Disappointing results8 Feb 2017 07:55
BP raised the oil price at which it can balance its books this year to $60 a barrel on Tuesday due to higher spending following a string of investments as annual EARNINGS fell for a second consecutive year.
After the average oil price fell to its lowest in 12 years at $44 a barrel last year, BP said it expected prices to have found a floor for this year at $50 a barrel following a decision by major OPEC and non-OPEC producers to limit output.
The British oil and gas company, whose fourth quarter PROFITS fell short of street expectations, had previously targeted a breakeven oil price of $50-55 a barrel.
The new target reflects an uptick in planned spending to $16-17 billion from $16-billion in 2016.

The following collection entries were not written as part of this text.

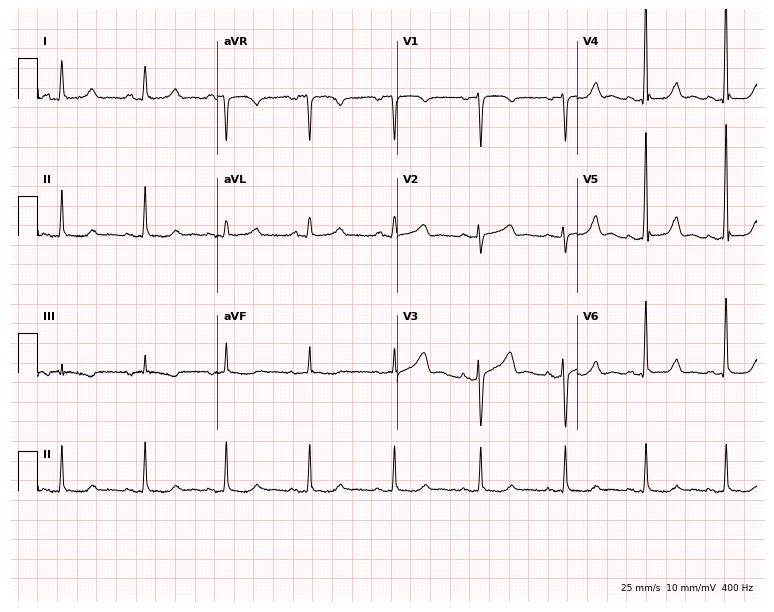
12-lead ECG from a 41-year-old woman. Screened for six findings — first-degree AV block, right bundle branch block (RBBB), left bundle branch block (LBBB), sinus bradycardia, atrial fibrillation (AF), sinus tachycardia — none is recorded. Only these six findings were labelled.
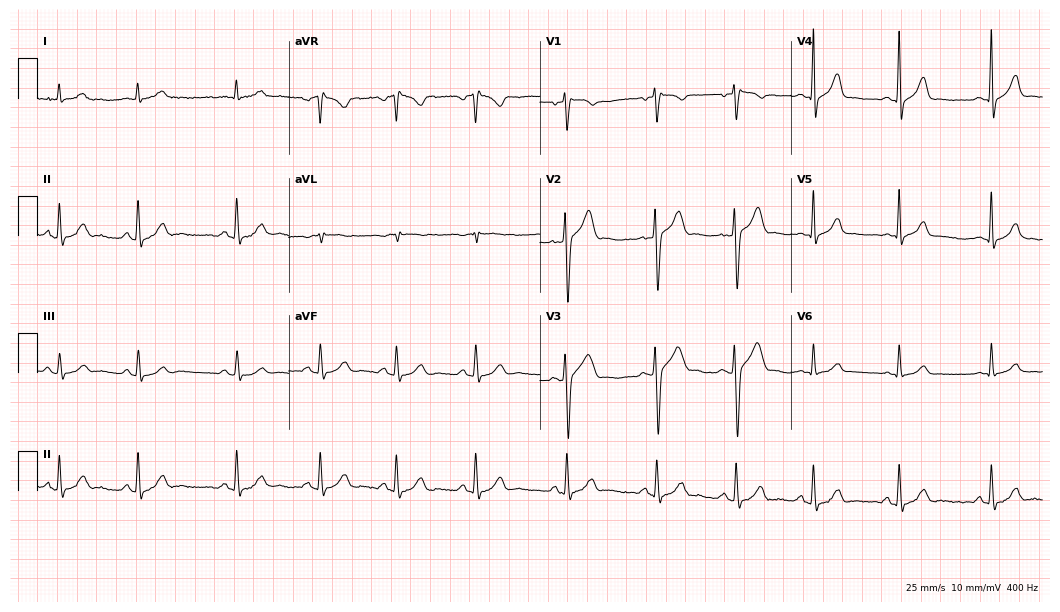
12-lead ECG from a male patient, 23 years old. Recorded interpretation: within normal limits.
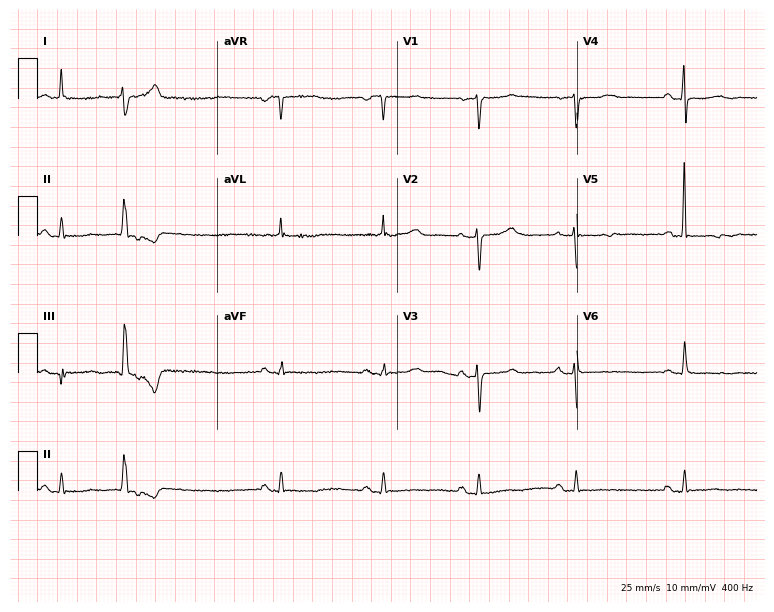
Resting 12-lead electrocardiogram. Patient: a female, 80 years old. None of these six findings is recorded: first-degree AV block, right bundle branch block, left bundle branch block, sinus bradycardia, atrial fibrillation, sinus tachycardia. Only these six findings were labelled.
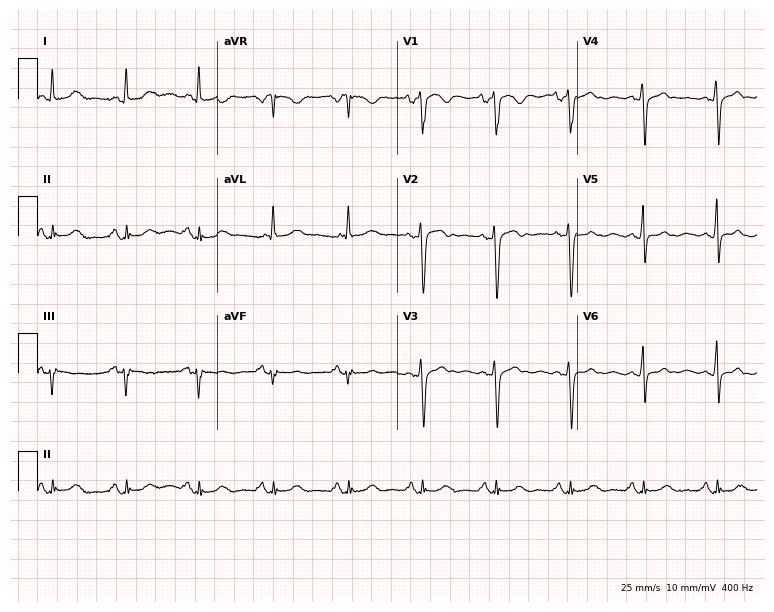
12-lead ECG from a 62-year-old woman. Recorded interpretation: within normal limits.
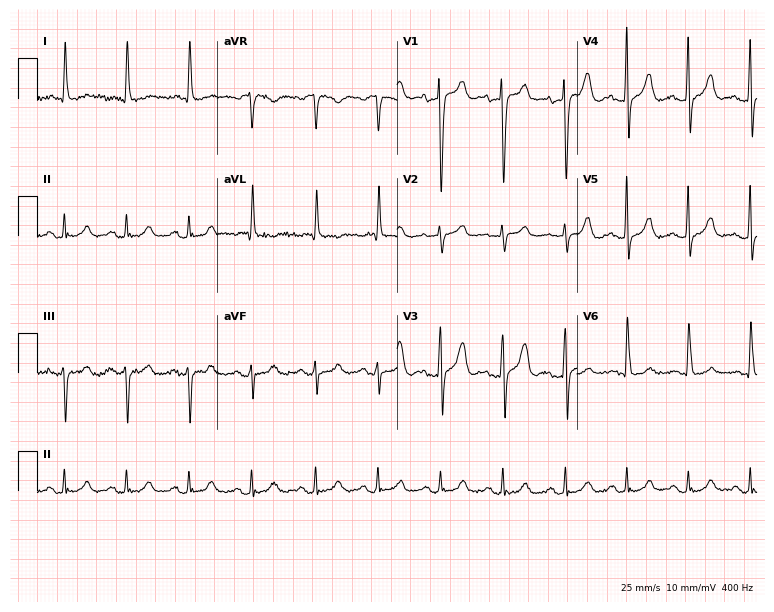
12-lead ECG (7.3-second recording at 400 Hz) from an 84-year-old female. Labelled as a normal ECG.

BP’s annual underlying replacement cost, its definition of net PROFIT, slumped to its lowest level in at least a decade to $2.59-billion, while fourth-quarter profit of $400-million missed analysts’ forecasts by around 30 per cent primarily due to $328-million in one-off charges.
It is the latest oil major to miss forecasts following worse-than-expected results from Royal Dutch Shell, Chevron and Statoil.

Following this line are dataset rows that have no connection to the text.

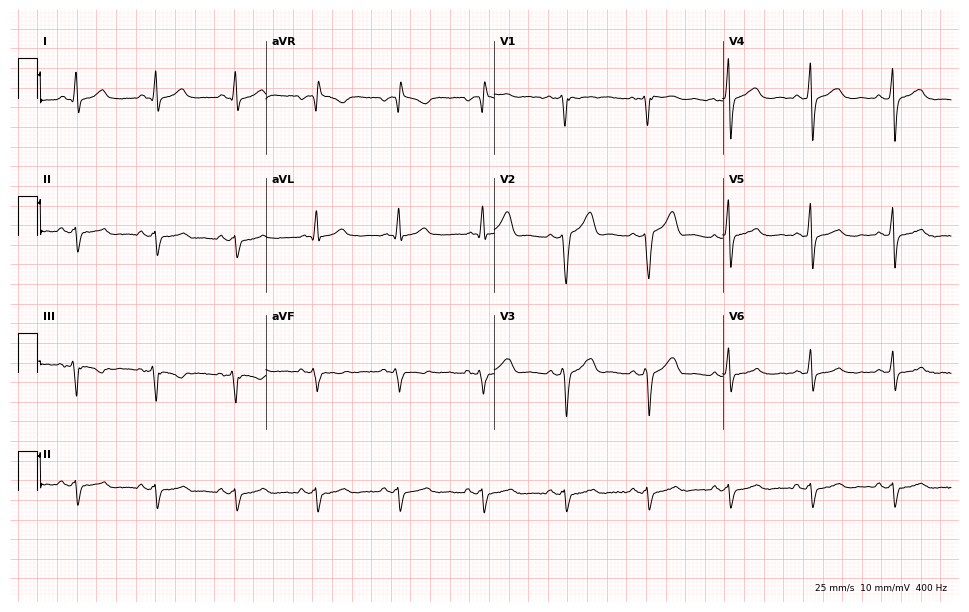
12-lead ECG from a man, 61 years old. Screened for six findings — first-degree AV block, right bundle branch block, left bundle branch block, sinus bradycardia, atrial fibrillation, sinus tachycardia — none is recorded. Findings outside these six are not listed.
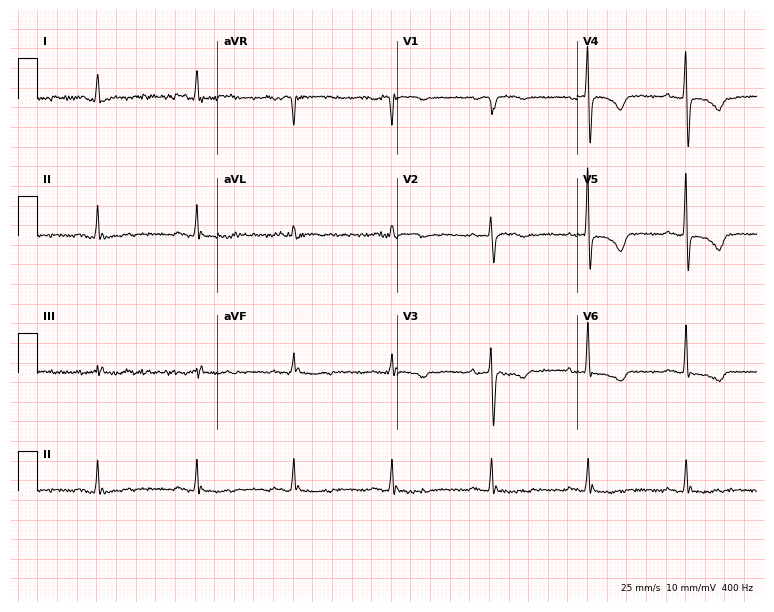
12-lead ECG from a female, 68 years old. No first-degree AV block, right bundle branch block, left bundle branch block, sinus bradycardia, atrial fibrillation or sinus tachycardia recorded for this tracing.
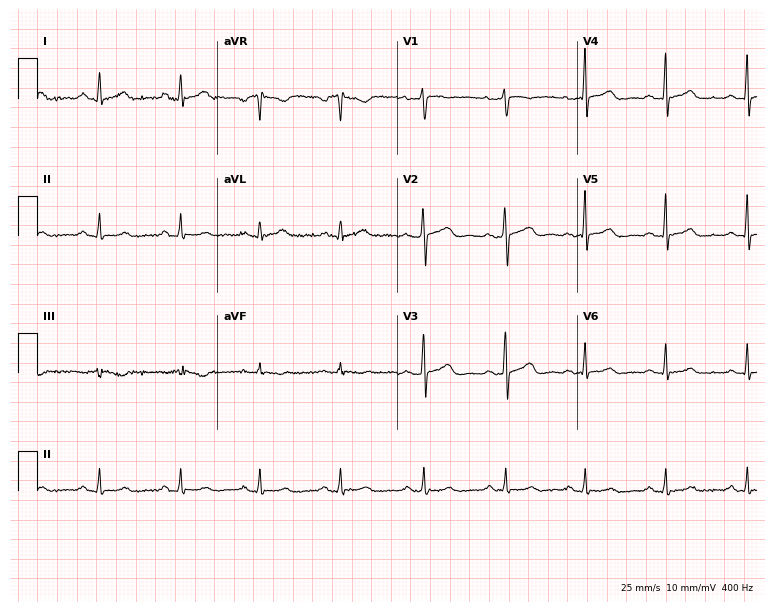
12-lead ECG from a 46-year-old female (7.3-second recording at 400 Hz). No first-degree AV block, right bundle branch block, left bundle branch block, sinus bradycardia, atrial fibrillation or sinus tachycardia recorded for this tracing. Findings outside these six are not listed.

BP shares were down 2.9 per cent at 0851 GMT at 462.5 pence, underperforming the sector index which was 0.6 per cent lower.
“BP are not covering their dividend and they raised their CASH breakeven point quite considerably,” said Macquarie equities analyst Iain Reid.

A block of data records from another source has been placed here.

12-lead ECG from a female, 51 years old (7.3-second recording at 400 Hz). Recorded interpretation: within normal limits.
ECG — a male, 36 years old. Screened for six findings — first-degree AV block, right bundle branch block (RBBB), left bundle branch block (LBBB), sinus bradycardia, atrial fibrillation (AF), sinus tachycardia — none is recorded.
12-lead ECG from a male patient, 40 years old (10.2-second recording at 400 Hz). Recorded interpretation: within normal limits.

“They are having to pay for what they bought and they are the only company that actually raised their breakeven number,” he said.
BP has been on a spending spree in recent months, concluding a string of deals, including in Eni’s giant Zohr offshore gas field in Egypt, contracts in Abu Dhabi and Azerbaijan and a stake in exploration areas off Mauritania and Senegal from Kosmos.
The burst in activity marks a return to growth for the company whose deadly 2010 Deepwater Horizon rig explosion in the Gulf of Mexico forced it to sell assets worth billions of DOLLARS. But this growth also means higher costs.